A Ministry of Justice policy of extermination through calculated denial of all judicial and penal process, in close collaboration with the Gestapo and SS, characterizes the second substantive group of crimes previously mentioned. By 1939, inspections of Reich penitentiaries operated by the Ministry of Justice disclosed that large number of political prisoners in security detention were engaged in paid labor on projects incompatible with the rearmament effort which then was at a climax. At Hitler's order these prison inmates were transferred to concentration camps where their work could be both unpaid and of more use to munition requirements. Thus was initiated a program which was to eventually erase any practical difference between the fates of those victims who were put through the shams of criminal court procedure, and those who were thrown by the police into concentration camps without the formality of a hearing.
Apparently noting that transfers from Reich prisons to concentration camps aroused no immediate public clamor or official opposition, judges saw therein an outlet for increasingly burdensome members of criminal cases, particularly political cases as the defendant Engert has stated:
"In 1940 or 1941 I wrote to Himmler suggestion that he take me into the Gestapo. My idea was to get closer in touch with the Gestapo in order to get an insight into the activities of the Gestapo, and then to reach a better relationship between the Gestapo and the People's Court ....I also wanted to prevent the possibility of insignificant cases being brought up in the People's Court which could be bettor handed over to the Gestapo for a short term internment in a concentration camp."

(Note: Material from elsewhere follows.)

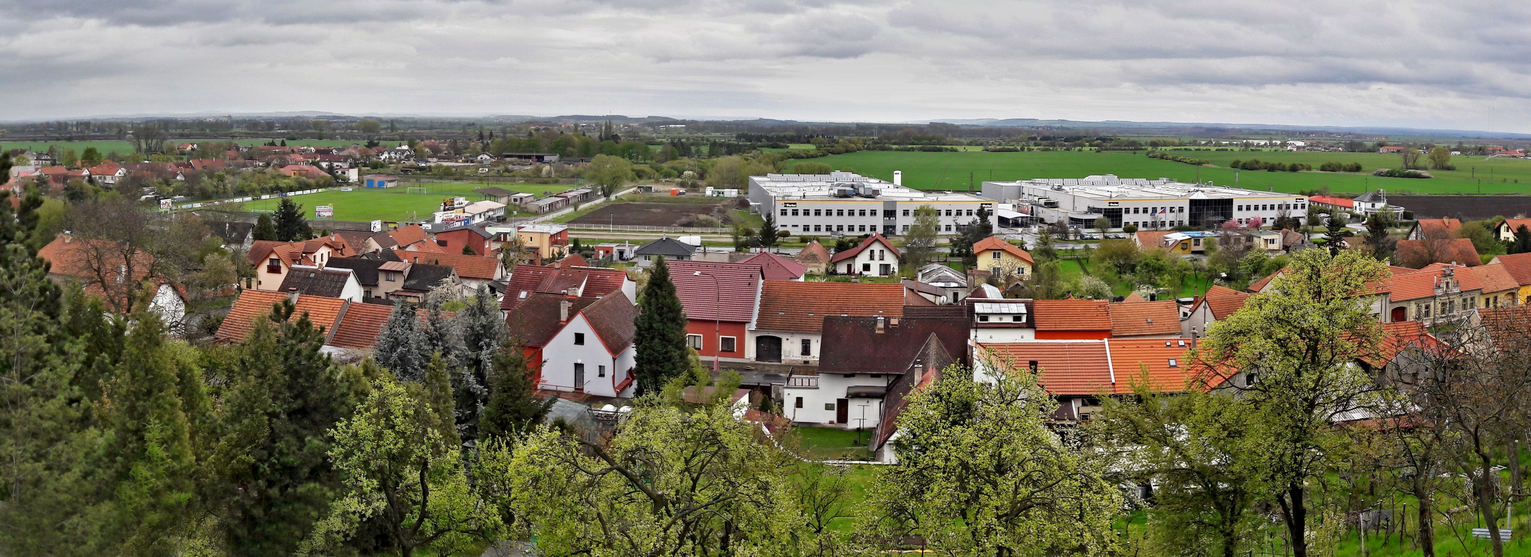 Sadská

About the time that Engert, then Vice President of the People's Court, made this overture to Himmler, he began to complain officially that it was incompatible with the respect, dignity and tasks of the People's Court to try minor political cases. He opined that such cases could be settled more quickly and effectively by transferring the culprit to a concentration camp. Thierack, then President of the People's Court, in heartily endorsing Engert's attitude, wrote to the Minister of Justice in 1940 in part as follows:
"However right it is to exterminate harshly and uproot all the seeds of insurrection, as for example we see them in Bohemia and Moravia, it is wrong for every follower, even the smallest, to be given the honor of appearing for trial and being judged for high treason before the People's Court or, failing that, before an appellate court. In order to deal with those small cases and even with the smallest, the culprits should surely be shown that German sovereignty will not put up with their behaviour and will take action accordingly. That can be done in a different way and I think in a more advantageous one, than through the tedious and also very expensive and ponderous channels of court procedure. I have therefore no objection whatsoever, if all the small hangers-on who are somehow connected with the high treason plans which have been woven and abetted and plotted by others, are brought to their senses by being transferred to a concentration camp for some time."
These opinions and desires of Engert and Thierack found eager a sympathetic audience with the Gestapo and SS, resulting in working agreements between these agencies and the Ministry of Justice whereby such illegal transfers could be accomplished outside the law. As the International Military Tribunal in its judgment has found:
"An agreement made with the Ministry of Justice on 18 September 1942 provided that anti-social elements who had finished prison sentences were to be delivered to the SS to be worked to death."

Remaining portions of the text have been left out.